私がコンサルタントとして大成するために必要だと考える最初の条件は、あり余る好奇心、あるいは顧客に対する強烈なサービス精神を持っていることです。サービス精神というと軽く聞こえるかもしれませんが、単に顧客企業の言うことを聞いて行動する、という意味ではなく、真に顧客にためになることであれば、彼らが望まないことでも体を張って主張し、行動できるか、という姿勢です。

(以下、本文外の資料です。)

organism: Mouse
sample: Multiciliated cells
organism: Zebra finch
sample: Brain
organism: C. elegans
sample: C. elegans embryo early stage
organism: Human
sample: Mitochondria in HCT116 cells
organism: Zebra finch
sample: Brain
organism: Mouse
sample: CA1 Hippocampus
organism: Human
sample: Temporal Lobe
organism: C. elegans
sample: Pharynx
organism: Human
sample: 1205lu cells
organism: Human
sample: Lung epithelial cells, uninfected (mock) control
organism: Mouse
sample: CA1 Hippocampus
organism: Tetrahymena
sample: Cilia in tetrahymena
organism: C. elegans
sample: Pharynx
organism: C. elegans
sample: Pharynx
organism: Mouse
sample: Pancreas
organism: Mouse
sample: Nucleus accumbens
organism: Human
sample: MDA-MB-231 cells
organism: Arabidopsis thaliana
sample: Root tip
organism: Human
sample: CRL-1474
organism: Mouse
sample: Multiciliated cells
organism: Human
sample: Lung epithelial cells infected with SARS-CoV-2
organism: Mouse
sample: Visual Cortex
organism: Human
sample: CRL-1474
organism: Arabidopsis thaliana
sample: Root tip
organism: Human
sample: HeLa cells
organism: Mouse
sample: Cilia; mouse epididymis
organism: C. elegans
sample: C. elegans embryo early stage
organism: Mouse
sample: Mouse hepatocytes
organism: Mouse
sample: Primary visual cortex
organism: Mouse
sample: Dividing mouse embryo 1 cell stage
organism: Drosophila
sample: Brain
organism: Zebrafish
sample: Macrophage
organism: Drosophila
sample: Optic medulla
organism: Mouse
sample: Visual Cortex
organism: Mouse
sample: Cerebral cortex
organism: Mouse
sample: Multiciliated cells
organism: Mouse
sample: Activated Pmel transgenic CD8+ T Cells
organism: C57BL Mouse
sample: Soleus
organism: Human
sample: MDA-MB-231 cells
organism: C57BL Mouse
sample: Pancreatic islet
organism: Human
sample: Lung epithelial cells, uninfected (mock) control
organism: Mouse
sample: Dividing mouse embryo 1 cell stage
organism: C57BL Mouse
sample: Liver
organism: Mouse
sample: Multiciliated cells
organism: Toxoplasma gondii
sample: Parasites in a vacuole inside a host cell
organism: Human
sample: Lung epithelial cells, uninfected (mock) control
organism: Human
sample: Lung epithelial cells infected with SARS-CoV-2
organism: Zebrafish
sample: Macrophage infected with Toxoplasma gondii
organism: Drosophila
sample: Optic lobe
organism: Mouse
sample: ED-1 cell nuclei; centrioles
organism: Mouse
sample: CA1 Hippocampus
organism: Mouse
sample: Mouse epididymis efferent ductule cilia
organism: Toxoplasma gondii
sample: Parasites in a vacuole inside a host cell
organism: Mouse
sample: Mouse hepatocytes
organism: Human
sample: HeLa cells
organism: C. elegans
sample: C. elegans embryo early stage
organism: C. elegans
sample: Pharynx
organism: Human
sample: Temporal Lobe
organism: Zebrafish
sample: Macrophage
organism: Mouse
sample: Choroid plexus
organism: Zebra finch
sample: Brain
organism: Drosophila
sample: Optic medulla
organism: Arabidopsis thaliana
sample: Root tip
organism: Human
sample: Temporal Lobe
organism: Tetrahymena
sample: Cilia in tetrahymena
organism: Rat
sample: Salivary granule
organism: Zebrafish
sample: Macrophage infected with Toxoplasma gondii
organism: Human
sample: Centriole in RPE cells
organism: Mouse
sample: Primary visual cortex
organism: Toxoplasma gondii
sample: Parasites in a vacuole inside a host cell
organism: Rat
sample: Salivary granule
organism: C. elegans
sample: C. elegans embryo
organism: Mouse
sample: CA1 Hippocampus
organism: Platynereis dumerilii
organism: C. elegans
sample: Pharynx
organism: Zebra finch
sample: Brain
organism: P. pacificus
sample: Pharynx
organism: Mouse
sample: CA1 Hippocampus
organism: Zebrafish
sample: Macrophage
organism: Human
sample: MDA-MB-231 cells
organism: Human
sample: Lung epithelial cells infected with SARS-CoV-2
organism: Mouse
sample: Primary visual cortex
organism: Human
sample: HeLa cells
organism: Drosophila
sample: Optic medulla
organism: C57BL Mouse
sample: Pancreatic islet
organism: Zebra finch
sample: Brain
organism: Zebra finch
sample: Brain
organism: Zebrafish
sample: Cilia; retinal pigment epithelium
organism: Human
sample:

もう一つの条件として、未だかつてないくらいの「知の修行」が必要となります。私たちのように市場の中で最も高いフィーで勝負しようと思ったら、当然、相応の深さが求められます。その深さは、先ほどの好奇心あるいはサービス精神と、知の修行の積み重ねによるものです。コンサルタントを目指すのであれば、その覚悟は持っていてもらいたいですし、それでもやりたいと思う人に入ってもらいたいですね。これは訓練で身につく部分と資質の部分がありますから、インターンシップを経験すれば、自分がコンサルタントに向いているかどうかがわかるでしょう。ファームはそれぞれ強みや特徴が異なります。企業サイト等の情報だけではわかりにくい部分も多いので、ぜひインターンシップを経験したり、社員と会って話したりして、それぞれのカラーを知ってもらいたいですね。

A.T. カーニー株式会社

Interviewee

梅澤 高明 氏

A.T. カーニー株式会社

日本法人会長/パートナー

東京大学法学部卒、MIT経営学修士。日・米で20年以上にわたり企業を支援。得意分野は戦略・イノベーション・都市開発。
クールジャパン、知財戦略・デザイン経営、インバウンド観光などのテーマで政府委員会の委員を務める。一橋ICS(大学院国際企業戦略専攻)特任教授、テレビ東京「ワールドビジネスサテライト」コメンテーター。
CIC(Cambridge Innovation Center)Japan会長を兼務し、国内最大の都心型スタートアップキャンパス「CIC Tokyo」の2020年夏開設に向けて準備中。